By Folasade Folarin and Kemi Oladipo,
Medical records contain vital information about patients’ health status and serve as guides to doctors that follow up patients’ healthcare in various health institutions.
The records are essentially medical records of the people with whom patients literally entrust their lives.
But observers note that many patients, especially in Africa, seem not know that they have some rights to knowing what is said about their health status and perhaps, educating the caregivers in a better way, what might have been assumed the status of such patients by medical experts.
For instance, doctors may indicate something in patient’s file that could physically endanger him or someone else but may not deem it appropriate to give this information to you.
According to observers, such a patient can exercise the rights by asking questions about their assumed health status and file complaints on their observations.

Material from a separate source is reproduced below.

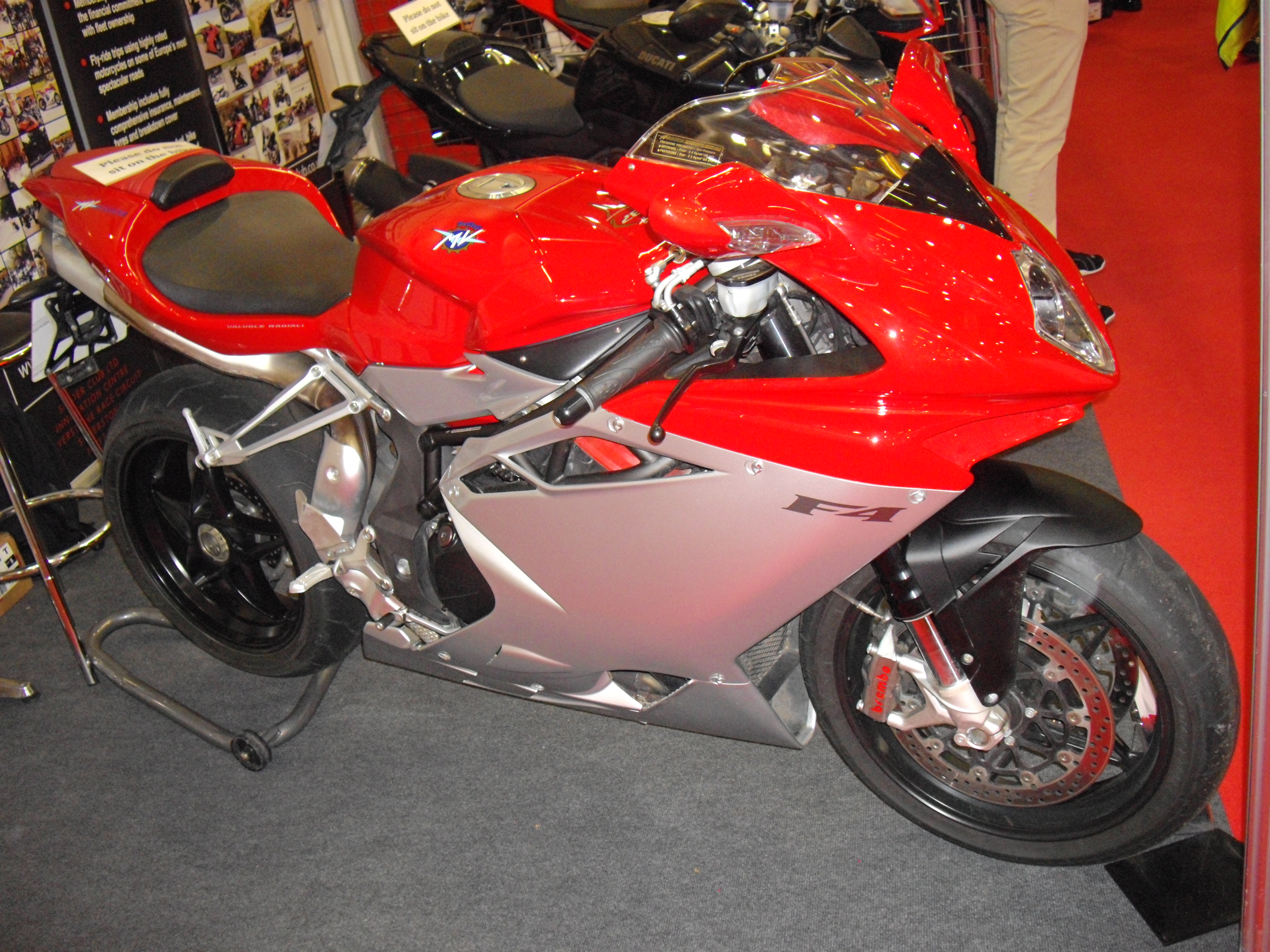 MV Agusta F4 1000
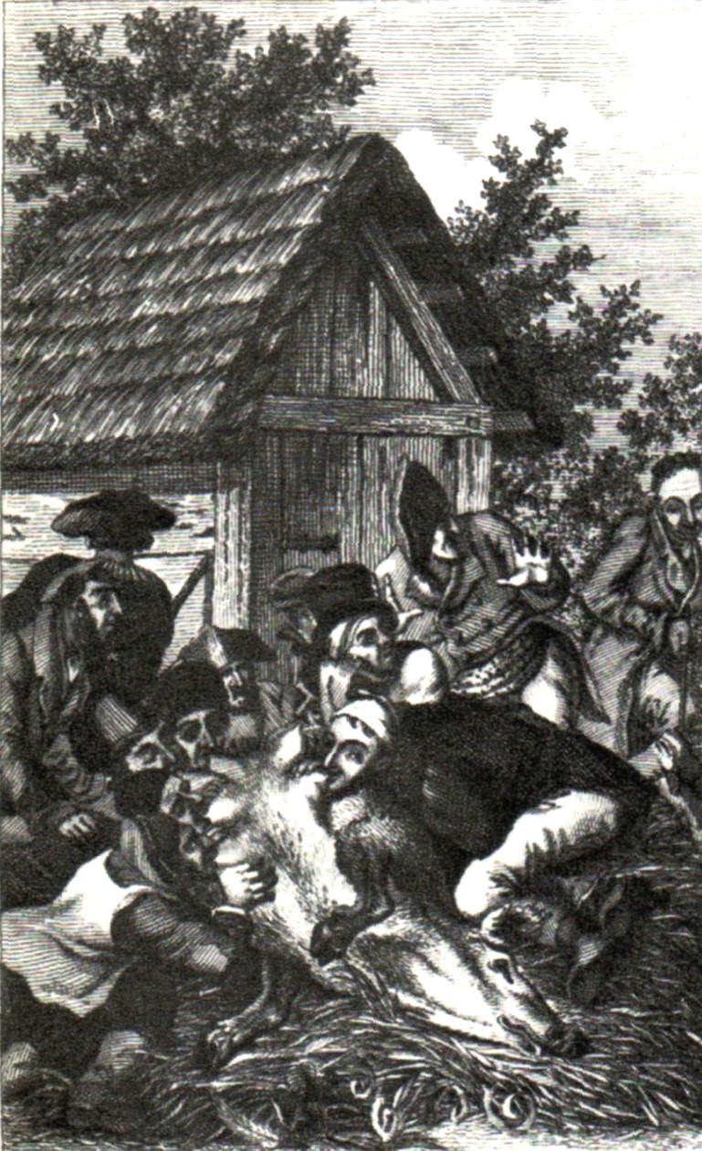 Frontispiz zu Die Judenschule (Aarau 1822) nach Shachar, The Judensau, 1974, Tafel 58b

They insist that patients’ rights also include accessing their health information and correcting or amending such information.
They also can exercise the right to accounting of disclosures of health information; notice of privacy practices and to file complaints.
They note that the World Health Organisation (WHO) formalised the Universal Declaration of Human Rights in 1948 to recognise “the inherent dignity and equal and unalienable rights of all members of the human family.’’
According to the organisation, assuring that the rights of patients are protected requires more than educating policy makers and health providers.
“A patient has to be well-informed about his illness, the nature of treatments, likely outcomes and side-effects, if any.
“The patient’s consent should be duly obtained before a surgical operation is carried out or any other special treatment is to be given to him and if he does not give his consent to a treatment, his decision must be respected.
“He may even reject blood transfusion, but the care-giver has a duty to ensure that the patient is making an informed decision by explaining the likely consequences of rejecting a prescribed treatment.’’ WHO declaration states.
In the light of this and the need to intimate medical practitioners of the laws that abound in medical practice with regards to patients’ rights, stakeholders have called for the inclusion of medical law in the curriculum of medical schools.
Mr Laolu Osanyin, a medical law expert, observed that most medical practitioners were not familiar with the laws that affected the growth and development of the healthcare system.
He said that most liability of doctors were civil that usually emanated from medical negligence or misconduct claims in which the sanctions were usually compensatory in nature.
Osanyin said that the controversy of the treatment or refusal of treatment of gunshot victims had put the Nigerian doctor, his patient and the Nigeria Police at cross roads.
He quoted Section 4(2) of the Robbery and Firearms (Special Provision) Act, Cap 398, 1984, stating that “it shall be the duty of any person, hospital or clinic that admits, treats or administers drug to any person suspected of having bullet wounds to immediately report the matter to the police,’’ to support his argument.
He said that the Act did not, however, tell the doctors not to treat gunshot wounds victims even if they were robbery suspects because they were also entitled to treatment but that they should be reported to the police immediately.
Similarly, Dr Afolabi Akinkumi, President, Association of Residents Doctors in Lagos University Teaching Hospital (LUTH), said that patients had the right to complain against poor service.
He, nonetheless, said that a lot of patients were now aware of their rights and that they made their complaints through the relevant channels provided by the law.
“Most times, some non-governmental organisations are involved in educating patients on their rights.
“The proper channels to report situations include a written letter to the hospital management and reporting the case to the Medical and Dental Council of Nigeria (MDCN).
“In a country with a very poor doctor-citizen ratio, patients should ensure they are seen by qualified medical practitioners before they complain.
“There are lots of quacks and paramedics masquerading as qualified medical practitioners; any patient seen by quacks cannot claim to have rights.
“Patients can also complain if they have objective evidence of poor treatment by doctors,’’ Akinkumi said.
He also said that the MDCN was saddled with the responsibility of administering sanctions to erring doctors who were found guilty.
“An administrative panel is expected to have investigated before a doctor is labelled as being guilty.
“Names of the guilty doctors can be struck out of the register for a specified duration and their licence can also be withdrawn permanently,’’ Akinwumi said.
To solve some of these challenges, some stakeholders in the health industry have solicited the institutionalisation of Patients’ Bill of Rights comprising the patients, service providers, government and labour.
They note that the production and effective implementation of the proposed bill would help make healthcare accessible to Nigerians and ensure qualitative and affordable service delivery.
Stating why patients should demand for their rights, Mr Joseph Amenaghawon, Programme Coordinator, Open Society Initiative for West Africa, observed that some doctors and health workers were not open to patients and their respective families.
He said Health Management Organisations had the responsibility of displaying the requirements and rights of enrolees in their health facilities.
All in all, analysts insist that primarily, patients have the right to know of the existence of any professional relationship among individuals who are treating him, as well as the relationship to any healthcare or educational institutions involved in his care.